Companies, including small enterprises and large businesses, outsource their respective fill finish operations to contract service providers. Per the 10th Annual Report and Survey of Biopharmaceutical Manufacturing Capacity and Production, manufacturers of biological have been observed to outsource more than 30% of their fill finish operations. With the rise in the demand for prefilled syringes and the growing complexity of fill finish processes, outsourcing these operations is likely to increase in the future. Over 100 companies across the globe are providing fill finish services for prefilled syringe manufacturers. To cater to the growing demand of pharmaceutical products, service providers are actively investing in expanding their existing infrastructure and capabilities; they have also expanded their clientele through service agreements over the past few years. As injectables account for ~55% of drug candidates in the global R&D pipeline, the businesses of prefilled syringe manufacturers and associated service providers are also growing. Due to the emergence of the COVID-19 crisis, vaccine development initiatives have increased across the globe, which significantly boosted the demand for prefilled syringes. Thus, the rising adoption of prefilled syringes for parenteral administration drives the fill finish manufacturing market.

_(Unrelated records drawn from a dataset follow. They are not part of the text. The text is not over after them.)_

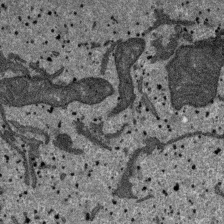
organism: Human
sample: Lung epithelial cells, uninfected (mock) control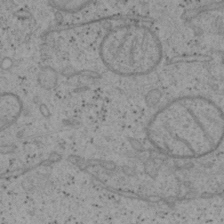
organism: Human
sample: HeLa cells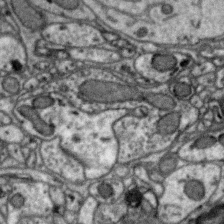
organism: Zebra finch
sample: Brain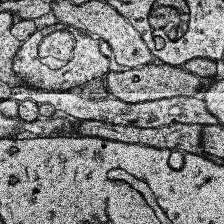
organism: Human
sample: Temporal Lobe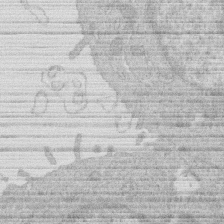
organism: Human
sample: Macrophage cells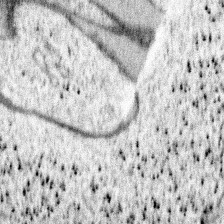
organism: Human
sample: HeLa cells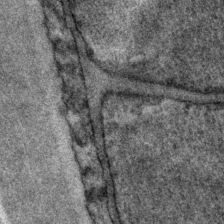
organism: P. pacificus
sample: Pharynx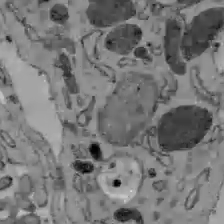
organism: C57BL Mouse
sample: Liver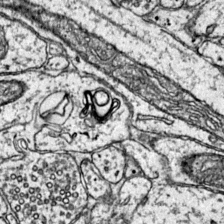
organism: Mouse
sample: Primary visual cortex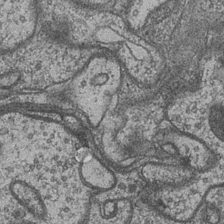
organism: Drosophila
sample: Optic medulla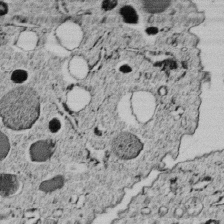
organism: C. elegans
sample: C. elegans embryo early stage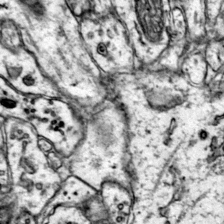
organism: Mouse
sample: Primary visual cortex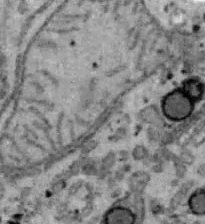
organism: Mouse
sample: Liver from an obese (ob/ob) mouse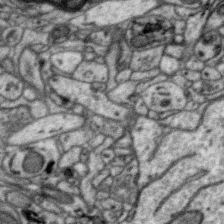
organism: Zebra finch
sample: Brain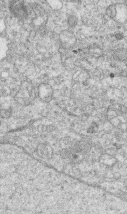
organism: Human
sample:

North America Fill Finish Manufacturing Market Overview

The fill finish manufacturing market in the US is anticipated to be the largest and fastest-growing market in the world. Several factors such as extensive research and development activities and advanced manufacturing of innovative biopharmaceutical and pharmaceutical products lead to the growth of the market. The other leading factor for market growth is sustained diversity and large-scale supply of biopharmaceutical and pharmaceutical products across the globe.

The biopharmaceutical industry is among the largest revenue-generating sector in the country. In 2023, it generated more than 1.3 million jobs in the US. Thus, the growth in the biopharmaceutical industry has assisted in maintaining the total economic balance in the country substantially. It generates ~US$ 550 million in revenue annually. Therefore, it is expected that the rise in research and product development will increase the demand for lyophilization services in the US.

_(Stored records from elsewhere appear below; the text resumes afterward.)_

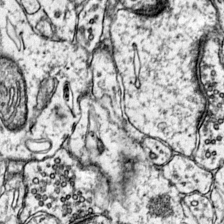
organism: Mouse
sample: Primary visual cortex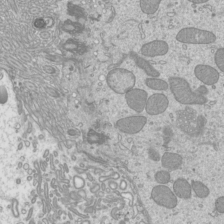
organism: Mouse
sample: Cilia; mouse epididymis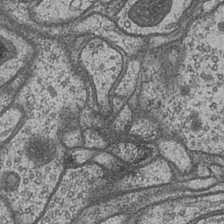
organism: Drosophila
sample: Optic medulla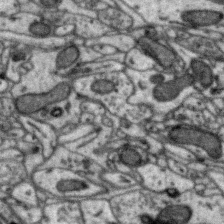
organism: Zebra finch
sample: Brain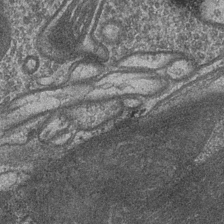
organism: Drosophila
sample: Optic medulla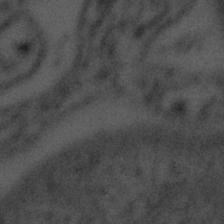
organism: Tuwongella immobilis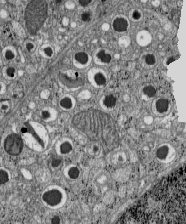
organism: C57BL Mouse
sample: Pancreatic islet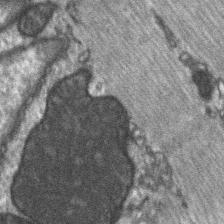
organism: C57BL Mouse
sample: Soleus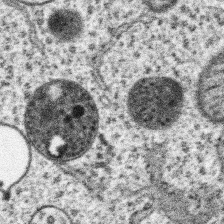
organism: Human
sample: HeLa cells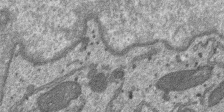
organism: Human
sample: Lung epithelial cells infected with SARS-CoV-2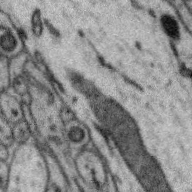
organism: Zebra finch
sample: Brain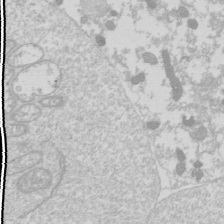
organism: Drosophila
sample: Cell division; meiosis; drosophila spermatocytes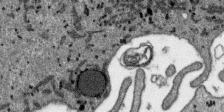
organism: Human
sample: Lung epithelial cells, uninfected (mock) control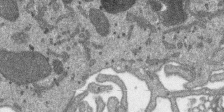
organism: Human
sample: Lung epithelial cells infected with SARS-CoV-2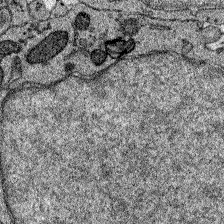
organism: Zebrafish
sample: Larval olfactory bulb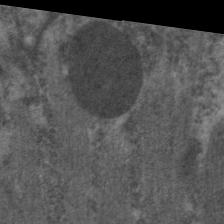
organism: C. elegans
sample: Pharynx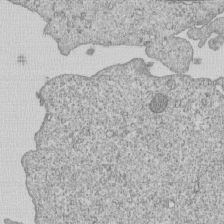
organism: Human
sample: MDA-MB-231 cells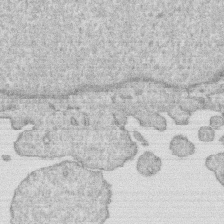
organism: Human
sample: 1205lu cells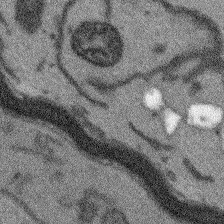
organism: Arabidopsis thaliana
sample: Root tip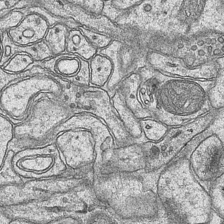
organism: Mouse
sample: CA1 Hippocampus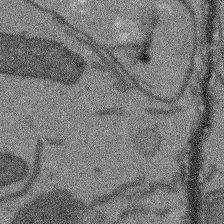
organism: Arabidopsis thaliana
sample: Root tip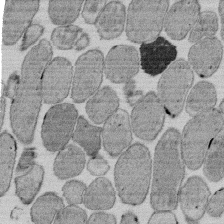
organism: E. coli
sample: Bacterial nucleoid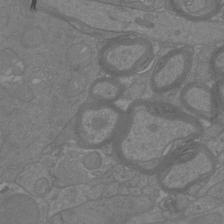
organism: Mouse
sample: Cortical neurons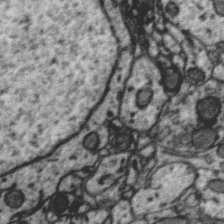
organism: Zebra finch
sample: Brain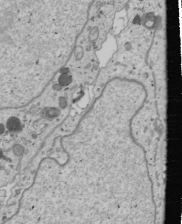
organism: Human
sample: Mitochondria in U2OS cells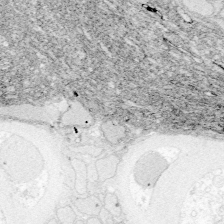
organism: Zebrafish
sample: Whole-Brain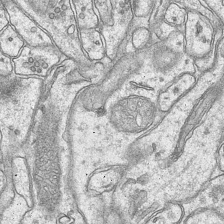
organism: Mouse
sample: CA1 Hippocampus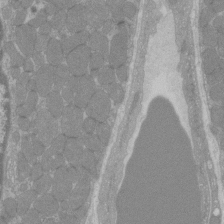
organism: C57BL Mouse
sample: Tibialis anterior muscle cell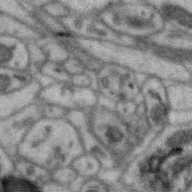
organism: Zebra finch
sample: Brain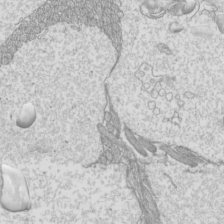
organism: Mouse
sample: Cilia; mouse epididymis

North America Fill Finish Manufacturing Market Revenue and Forecast to 2030 (US$ Million)

North America Fill Finish Manufacturing Market Segmentation

The North America fill finish manufacturing market is segmented based on product, modality, end user, and country. Based on product, the North America fill finish manufacturing market is bifurcated into consumables and instruments. The consumables segment held a larger market share in 2022. Furthermore, the consumables is sub segmented into prefilled syringes, glass vial/plastic vials, cartridges, and others.

In terms of modality, the North America fill finish manufacturing market is segmented into recombinant proteins, monoclonal antibodies, vaccines, cell therapies and biological therapies, gene therapies, and others. The vaccines segment held the largest market share in 2022.

By end user, the North America fill finish manufacturing market is segmented into contract manufacturing organizations, biopharmaceutical companies, and others. The contract manufacturing organizations segment held the largest market share in 2022.

Based on country, the North America fill finish manufacturing market is segmented into the US, Canada, and Mexico. The US dominated the North America fill finish manufacturing market share in 2022.

Becton Dickinson and Co, Gerresheimer AG, Groninger and Co GmbH, IMA Industria Macchine Automatiche SpA, Maquinaria Industrial Dara SL, Nipro Medical Europe NV, NNE AS, Optima Packaging Group Gmbh, Schott AG, SGD SA, Stevanato Group SpA, Syntegon Technology GmbH, and West Pharmaceutical Services Inc are some of the leading players operating in the North America fill finish manufacturing market.